Brincar é fundamental para o desenvolvimento saudável das crianças, e neste sentido os  parquinhos são uma opção certa de divertimento. Brincar em playgrounds estimula o desenvolvimento da percepção corporal, do equilíbrio, da coordenação motora e a socialização dos pequenos.

Mas ninguém quer que essa atividade prazerosa se torne dolorosa devido a um acidente, não é mesmo?

Para garantir a segurança no brincar livre das crianças em todo o país, a Criança Segura e o Papo de Mãe lançaram a campanha “Quero meu parquinho seguro”, com o objetivo de cobrar das autoridades responsáveis que os parquinhos de todo o Brasil sejam planejados com o devido cuidado e recebam a manutenção adequada para evitar acidentes.

Veja no quadro como participar:

Depoimentos:

“Minha filha, Maria Eduarda, de 7 anos, ficou gravemente ferida em um parquinho da escola em que estuda em São José do Rio Preto, interior de São Paulo.  O brinquedo era novo e ela estava muito animada para experimentá-lo.
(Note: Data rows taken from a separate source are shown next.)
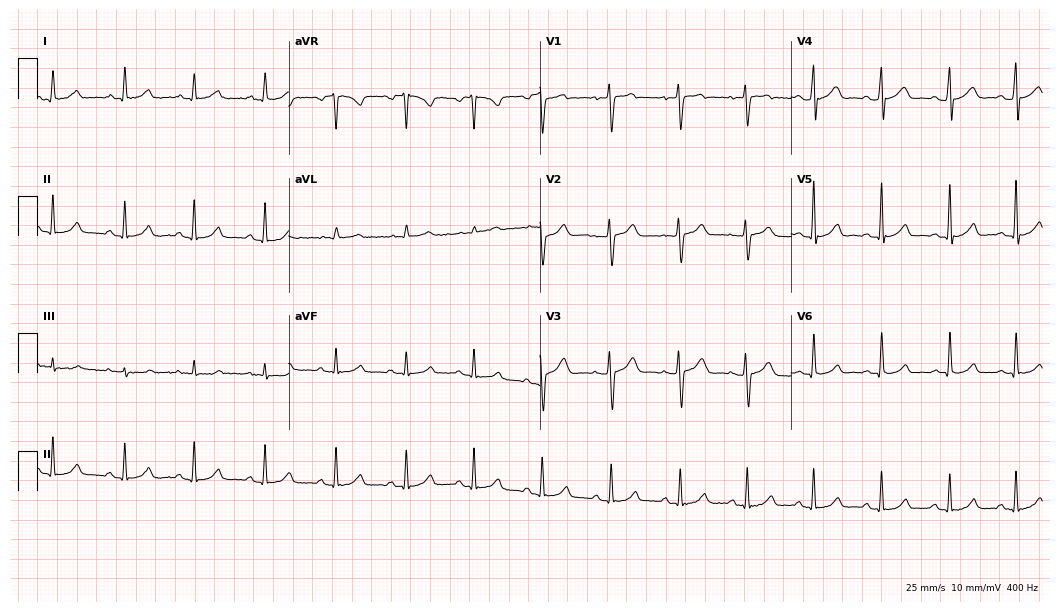
Standard 12-lead ECG recorded from a woman, 32 years old (10.2-second recording at 400 Hz). Read as a normal ECG.
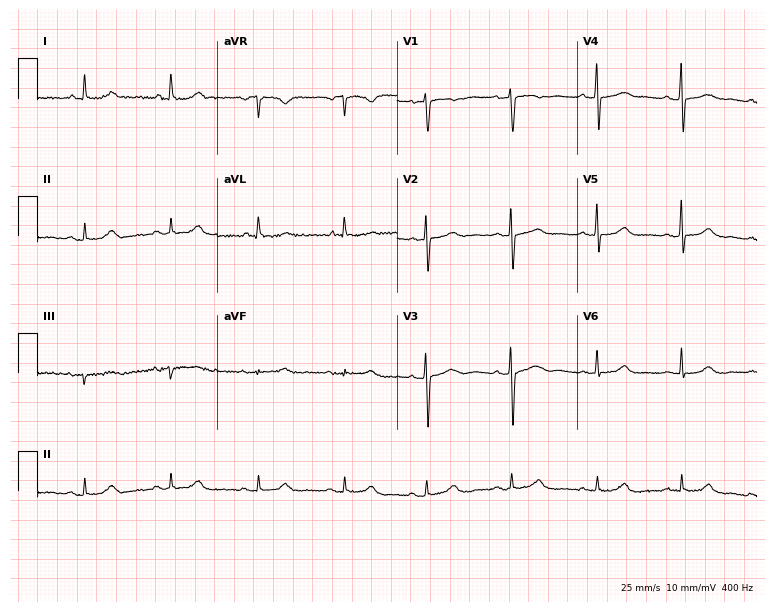
12-lead ECG from a woman, 58 years old. Recorded interpretation: within normal limits.
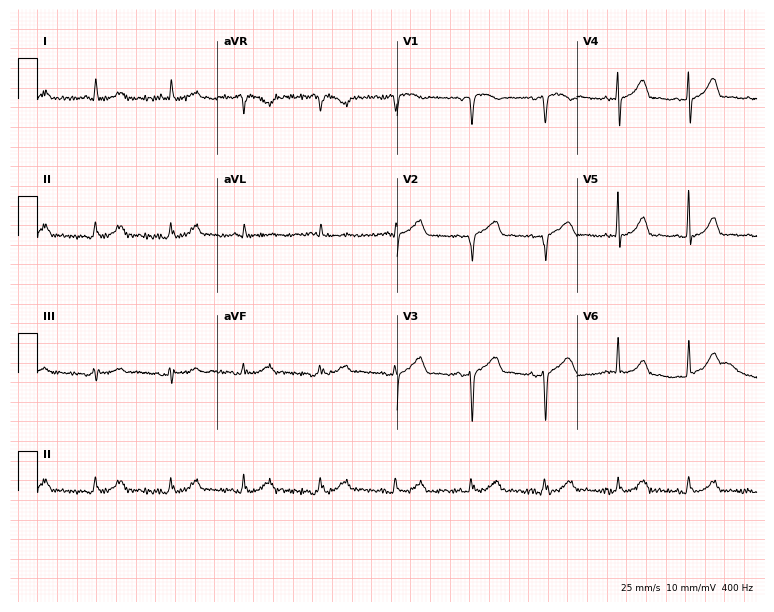
Resting 12-lead electrocardiogram. Patient: a 20-year-old female. Read as a normal ECG.
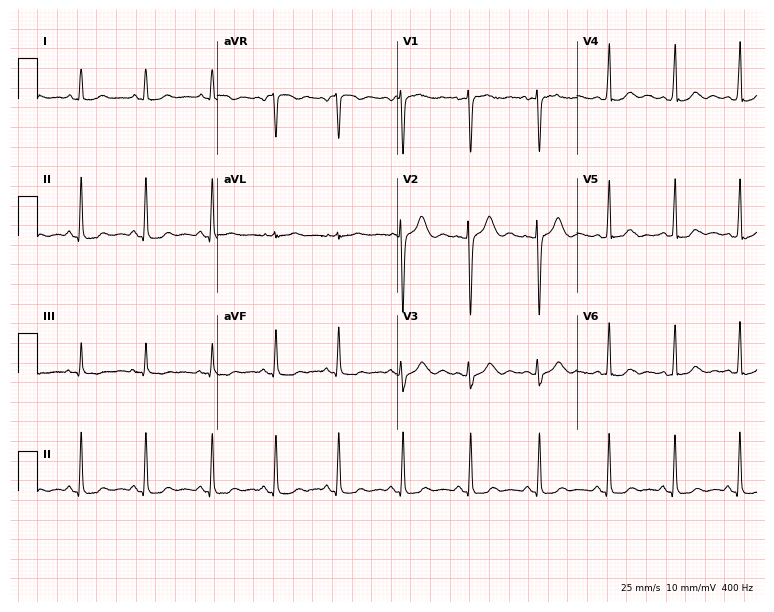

O acidente aconteceu em fevereiro deste ano. O cabelo da Maria Eduarda ficou preso no gira-gira,  ela teve afundamento de crânio e precisou ser operada. Maria Eduarda ficou com uma paralisia facial no lado direito do rosto e não conseguia fechar o olho. Precisava ficar pingando colírio. Hoje, depois de cinco meses de tratamentos, ela não tem sequelas. Um milagre! #queromeuparquinhoseguro (Alessandra Correa dos Santos Peres, 36 anos, costureira).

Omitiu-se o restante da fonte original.